Since 1991, the United Nations General Assembly has adopted a series of resolutions on the Burma situation but to no avail. Now is the time for the UN Security Council to adopt a binding resolution to restore reconciliation and democracy in Burma.

The UN Human Rights Council’s special session on Burma on October 2-3 in Geneva said it "strongly deplored the continued violent repression of peaceful demonstrations in Myanmar [Burma]." This time, the resolution was adopted by consensus with the cooperation of the regime’s strongest supporter, China.


Unfortunately, the body has no power to help the oppressed people of Burma by sending a mission to investigate the regime’s brutal killings, as requested by more than 200 human rights and civil society organizations in 17 countries.

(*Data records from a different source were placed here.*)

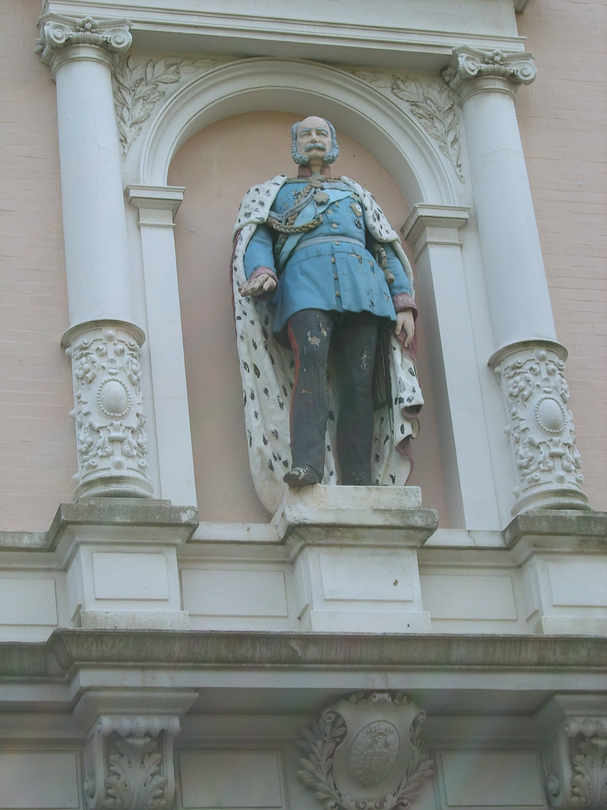 Hamburg, Altona-Altstadt, Bei der Friedenseiche
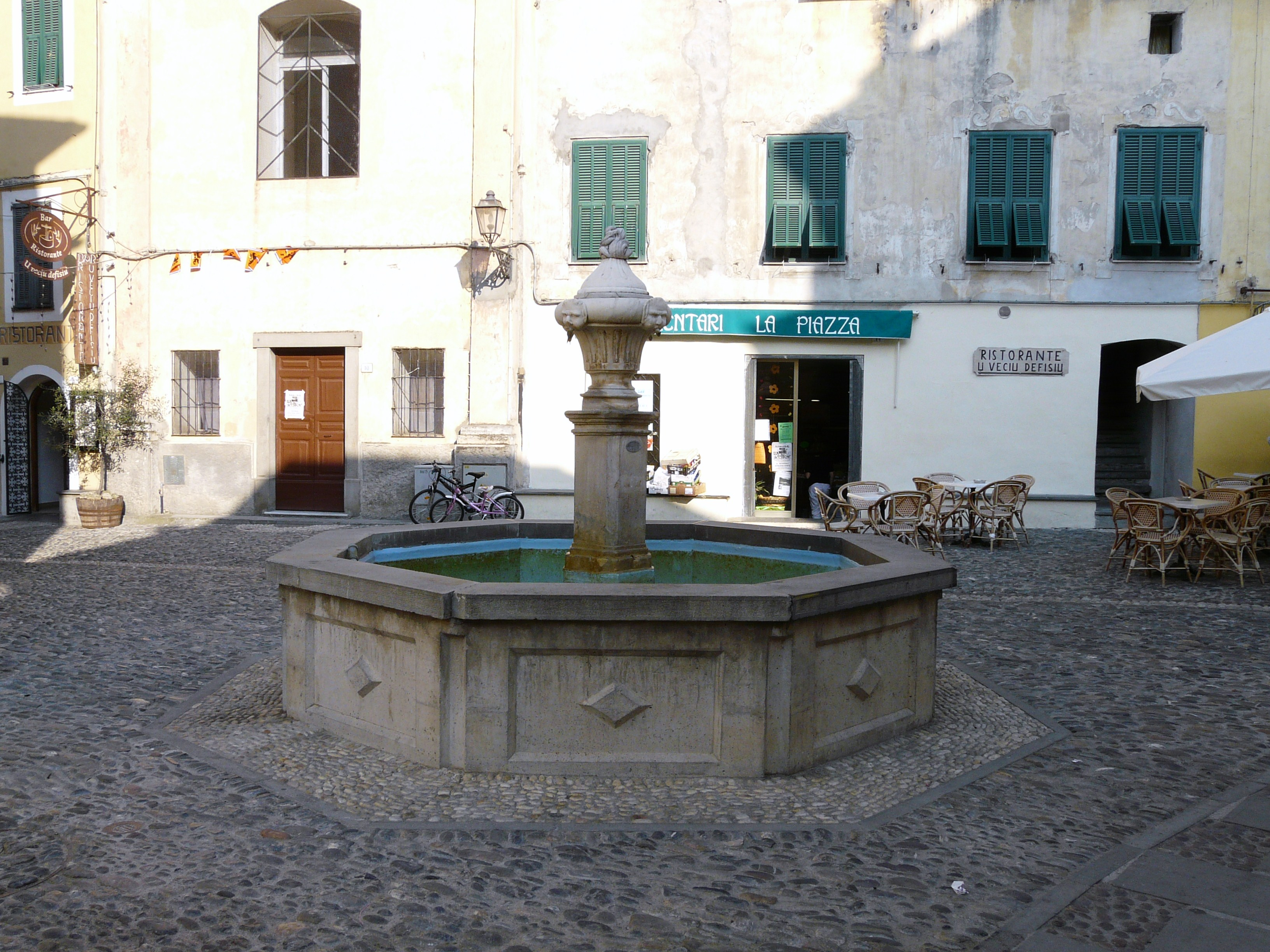 Fontana di Airole, Liguria, Italia
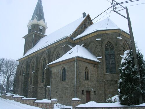 vue de l'église de Hünningen
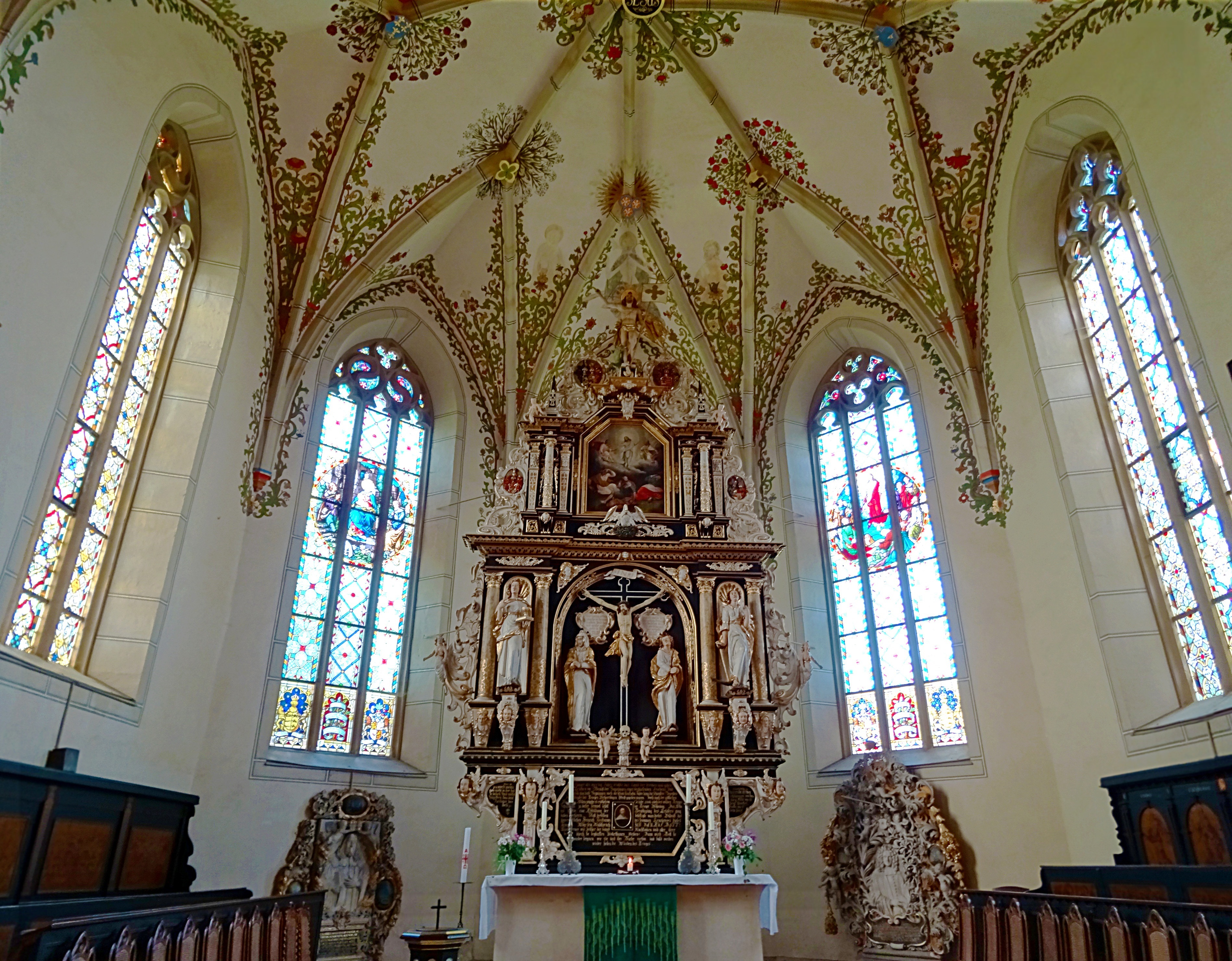 Chorraum der Bergkirche Sankt Marien, Schleiz
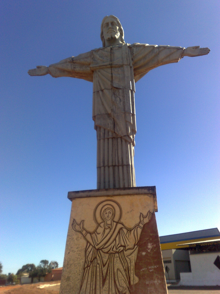 Estátua de Cristo em Luziânia-GO

How long will the civilized world ignore the notorious generals' slaughter of innocent people?

"The world is watching and while the time for mere words has passed, decisive action is now needed. No State can condone such actions," Paulo Sérgio Pinheiro, the special rapporteur on the situation of human rights in Burma, told the session in Geneva on October 2.

However, the Burmese people are exhausted by such words. Many people now believe that democracy will come only with the sacrifice of tens of thousands of lives.

Note: The above commentary was posted at The Irrawaddy News Magazine (www.irrawaddy.org). Click here for the latest on Burma.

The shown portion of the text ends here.